28 October 2013

"Written in the Stars" with Prof Jim Al-Khalili

This was another those confluences of good things in one place which meant that I had to be there.

I think that Jim Al-Khalili is the best science broadcaster currently (TV and radio) because of the amount of hard science that he includes. He gave this talk in his role as President of the British Humanist Association, which I belong to. And the talk mixed very hard science with a touch of philosophy.

The question Jim tried to answer was that of free will and he addressed it from a scientific angle, i.e. if the future predetermined and predictable then we have no free will whatever philosophers may think.

He started with four hypotheses drawn from a simple 2x2 matrix, which is exactly how you should approach problems like this.

One on axis there were the choice of the universe is predetermined or random and on the other that we have free will or we do not.

Newton thought that the future was predictable in a mechanical sort of way and Einstein said it was already there, i.e. other times exist in the same way that other places do.

The scientific consensus seemed to be that the universe was both deterministic and predictable, then Quantum Mechanics came along and through some crazy random stuff in to the mix.

Jim spent most of his time showing us just how weird QM is, which was understandable given that is what he does. He talked us through the slit experiment that shows particles behaving as waves except when we watch them. I had seen this done many times before but this was the clearest explanation of the lot.

As a mathematician (well, I do have a degree in mathematics even if it is rather old now) I love the fact that mathematics explains QM perfectly (e.g. the probability model for where a particle is) but physicians do not know what is actually happening in the real world, e.g. what the particle is doing to behave like a wave.

Having spent a long time taking us through QM weirdness, Jim then said that this weirdness disappears as we scale up and disappeared well before we get to human scale and so can be discounted from the deterministic argument, e.g. it does not matter how an individual electron behaves at a point in time as it has now discernible effect even at the molecular level.

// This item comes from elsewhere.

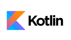 Uradni logotip Kotlina.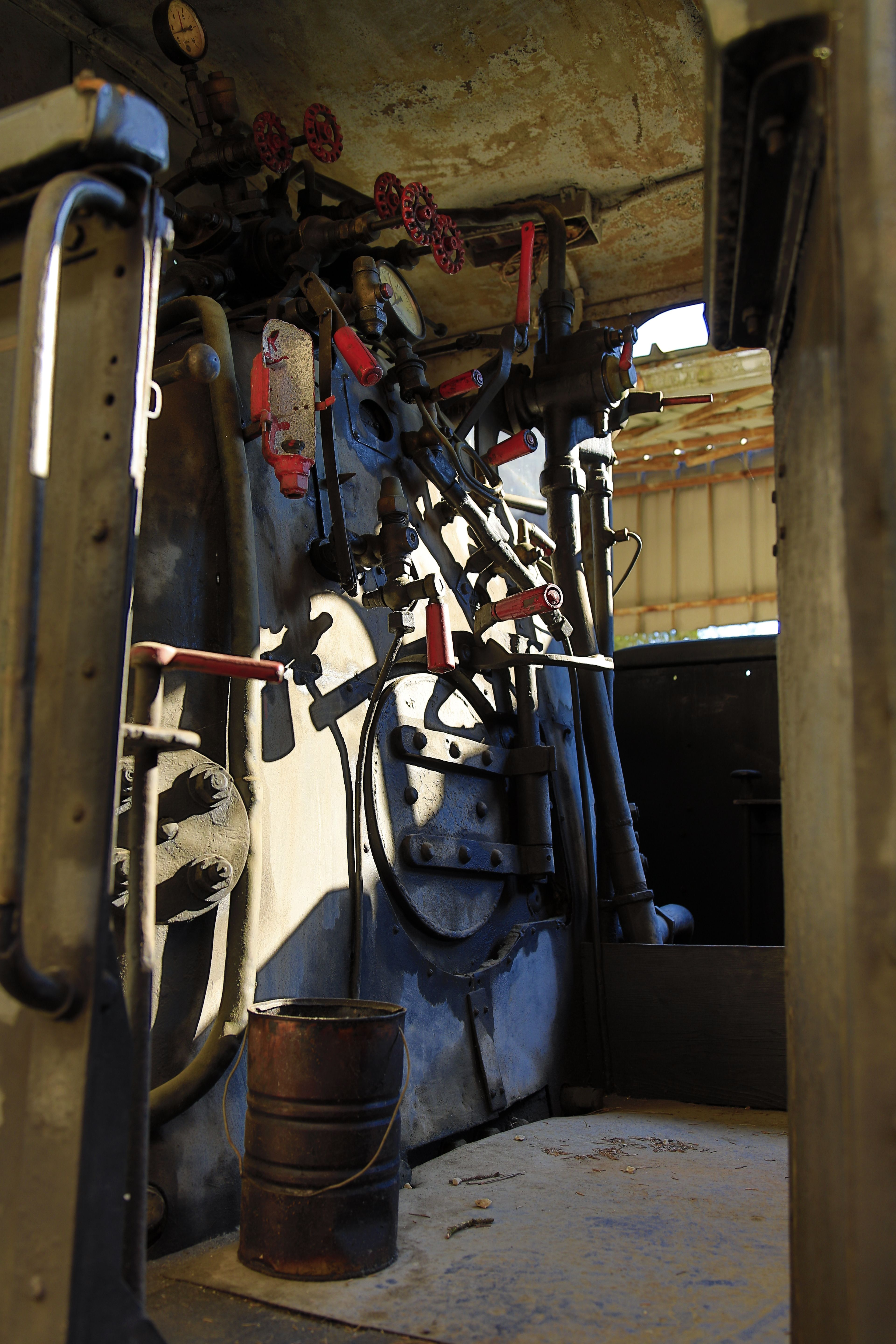 Führerstand einer 1’D1’-Schnellzuglokomotive

So the universe could be deterministic (i.e. it has to behave the way that it does) but that is not the same as saying that it is predictable (i.e. we can tell what it is going to do).

The main argument here came from an extrapolation of Poincare's three bodies proof which showed that even very small differences in the starting conditions can lead to very different outcomes. This has been popularised as the Butterfly Effect. The point of this is that we can never know enough about the starting conditions to predict how things are going to behave.

The summary of all this is that Jim claimed that the world is deterministic but we can never know enough to predict it, so it is undetermined to us and, for all practicable purpose, we have free will.

The QandA session that followed showed how little most people know about QM and a lot of time was spent revisiting some of the arguments.

It struck me then that we, the human race, have a cognitive issue here (Martin Rees has said much the same) in that our thinking is conditioned by and limited by our brains which have evolved to solve one set of problems. That is why we cannot comprehend the scale of the universe or the behaviour of very small things. For example, in our human-scale world we are used to an object being in one place at two times but we cannot make sense of an object being in one time at two places.

There is also the very real possibility that our brains are incapable of understanding everything about the way that the universe works, much as a dog is incapable of learning French. That we may never know how QM works is a sobering thought.

During the QandA Jim opened a potential gap in his argument from his current work in the new field of Quantum Biology where a quantum change in a single molecule of DNA could lead to a significant change to the observable world.

I think there is a more obvious flaw. It is easy to devise a mechanism that scales the random quantum world up to the observable world and thus stops it from being deterministic - and you only have to devise the mechanism to make the world non deterministic, you do not actually have to build it. One such a machine would be to select a single Uranium atom and take one significant action if it decays in less than the half-life and another if it does not.

Sadly we ran out of time for me to put this him but I was able to grab a very quick word with Jim on his way out. Obviously that quick word was about Leeds United, the team we both support.

I might dispute his conclusion but Jim is a good presenter and he put the question and some of the implications very well, and dealt with the questions likewise, which made it a stimulating and though-provoking evening.

1 comment:

  1. It sounds fascinating subject matter, Matt, although to be honest QM feels beyond my powers of comprehension. I'll probably forward this onto to my daughters boyfriend, Chris, who I think is studying QM as part of his degree. I'm sure he'll be interested in it - he hopes to become a physics teacher.